A Guikas le brillan los ojos, tiene la cara resplandeciente y vuelve a sonreír. Hacía tiempo que no lo veía tan contento. En los últimos meses, las cosas le han ido de mal en peor. Primero el secuestro de El Greco, después la intervención de los buzos de la Armada, su tensa relación con el ministro y, por si eso no bastara, el terremoto en el sector de la publicidad. Con la identificación del asesino, queda restituido su prestigio delante del ministro, de los publicistas y del presidente de la patronal. Sus acciones vuelven a subir enteros y sus posibilidades de seguir siendo director general de la policía recuperan el nivel que les corresponde por naturaleza.

¡El ministro no cabrá en sí de gozo cuando sepa la buena noticia! Hasta el momento su poltrona corría peligro, ahora necesitará dos, para dar cabida a su satisfacción. Guikas quería informarle al instante, pero le he parado los pies, primero hemos de organizar nuestro plan de ataque.

– ¿Quieres decir que podemos ir ahora mismo y detenerlo? -me pregunta, desbordante de alegría.

– Podemos, pero no lo aconsejo.

– ¿Por qué?

– Porque tiene un cómplice. En un momento concreto de la investigación lo tuve prácticamente claro, pero la declaración de Stavrodimos ha desvanecido cualquier duda: se trata del famoso «abuelete» del que Perandonakos les hablaba a veces.

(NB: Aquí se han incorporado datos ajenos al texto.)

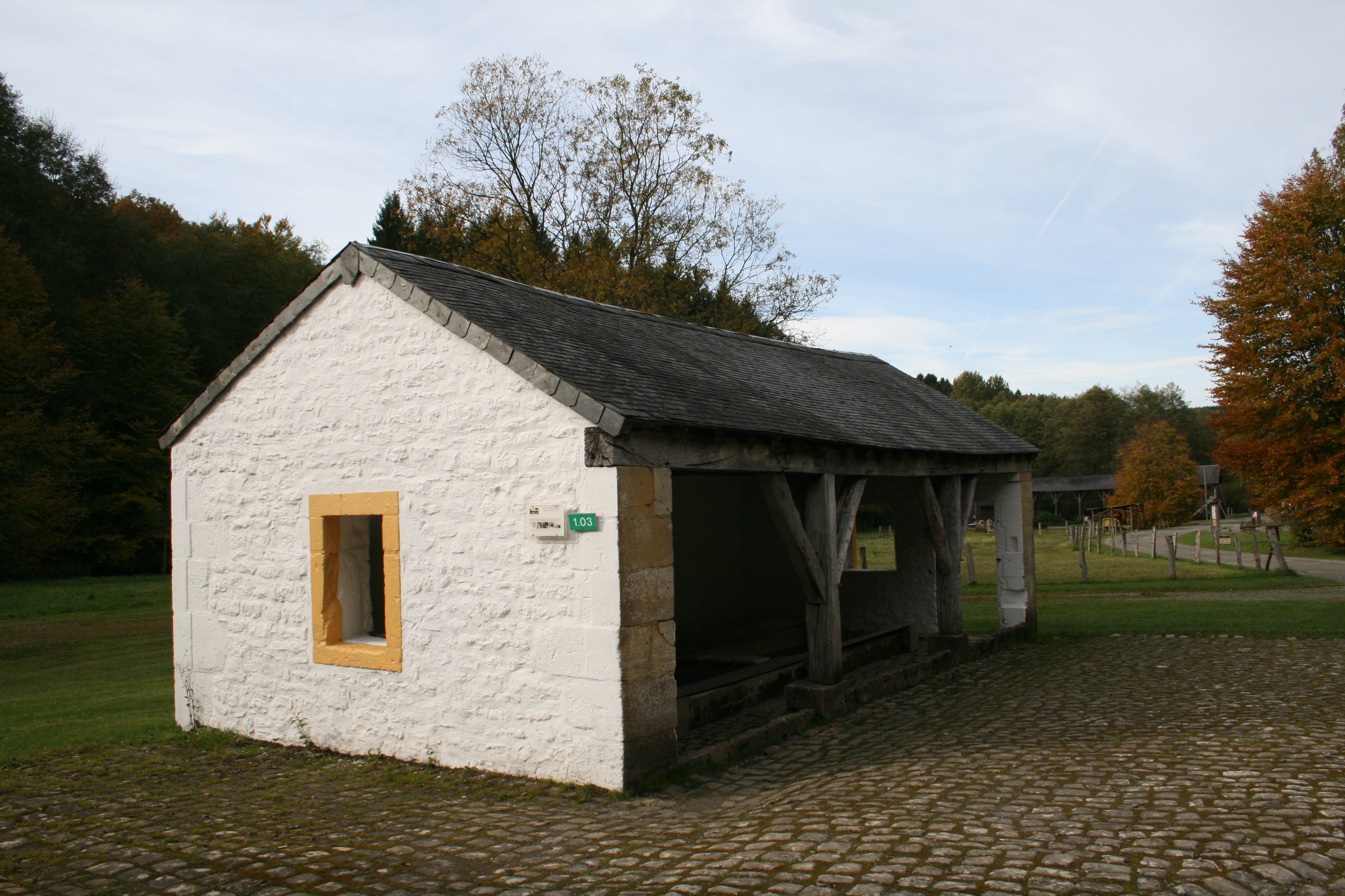 Ancien lavoir de Saint-Remy (fin du XIXe siècle) - Domaine du Fourneau Saint-Michel – Musée de la Vie Rurale en Wallonie à Saint-Hubert (Belgique).

– Sí, pero su relación era ideológica. Él mismo lo decía, y lo corrobora el tal… ¿cómo dices que se llama?

– Stavrodimos.

– Ése.

– No es sólo su abuelo espiritual, también es el cerebro de los asesinatos. Él le dio la Luger, él llamaba a las televisiones y a las empresas de publicidad. Yo mismo hablé con él. ¿Recuerda que le dije que hablaba como un anciano desdentado y que me extrañó que llamase a los maricas «afeminados»? Era el viejo.

– Estoy de acuerdo, pero, entretanto, ¿quién nos asegura que Perandonakos no se prepara para perpetrar otro asesinato?

– Lo tendremos bajo vigilancia las veinticuatro horas. Aunque lo lógico sería que no intentara nada mientras dure la cuarentena publicitaria.

No parece muy convencido. Por un lado, quiere acabar cuanto antes con toda esta historia; por otro, desea atrapar también al cómplice para dar carpetazo al caso de una vez por todas.

– De acuerdo, lo intentaremos durante un par de días y después ya veremos -me dice finalmente-. Con la condición de que colabores con Stavridis; el especialista en seguimientos es él. No quiero aficionados.

– Estoy de acuerdo.

Llama a Stavridis por teléfono para ponerle al corriente y después me lo pasa para que hablemos.

– ¿Dónde hay que hacer la vigilancia, Kostas? -me pregunta Stavridis.

– En la calle Elefzerudakis, en Tris Iéfires.

No tardamos más de dos horas en localizar la casa donde vive Perandonakos.

– Perfecto, enviaré a uno de los míos para que se dé una vuelta y dentro de un par de horas lo organizamos todo en tu despacho.

Yo también decido ir a dar una vueltecita, pero no cojo el Mirafiori, para evitar que el asesino me reconozca. Lo arreglo para ir con el hombre de Stavridis.